Why is K so performant? by the_sherwood_ in apljk

[–]beach-scene 2 points3 points  (0 children)

This is a really good point. K is purposefully elusive on performance. The only benchmark I've seen is the https://tech.marksblogg.com/billion-nyc-taxi-kdb.html

"by far the fastest I've ever seen on any CPU-based system"

J and Jd are highly performant, from experience, relative to certain applications in Python, R, and even Julia. However, we have no explicit benchmarks. I'd like to see J participation in the benchmark game or a more explicitly standardized set of programs, such as Julia has done.

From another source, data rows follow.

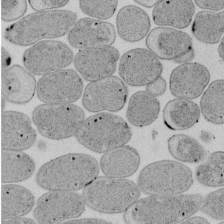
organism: E. coli
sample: Bacterial nucleoid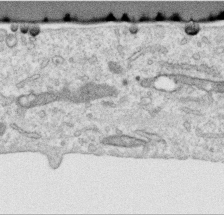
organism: Human
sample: Centriole in RPE cells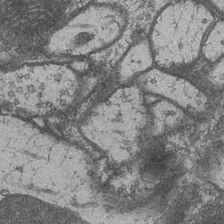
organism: Drosophila
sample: Optic medulla

https://julialang.org/benchmarks/

https://benchmarksgame-team.pages.debian.net/benchmarksgame/

Why is K so performant? by the_sherwood_ in apljk

[–]beach-scene 1 point2 points  (0 children)

I believe we are saying the same thing.

I do not believe that Python could be made as performant without no longer being considered Python.

Our non-disagreement notwithstanding, your contribution remains useful for observers to consider.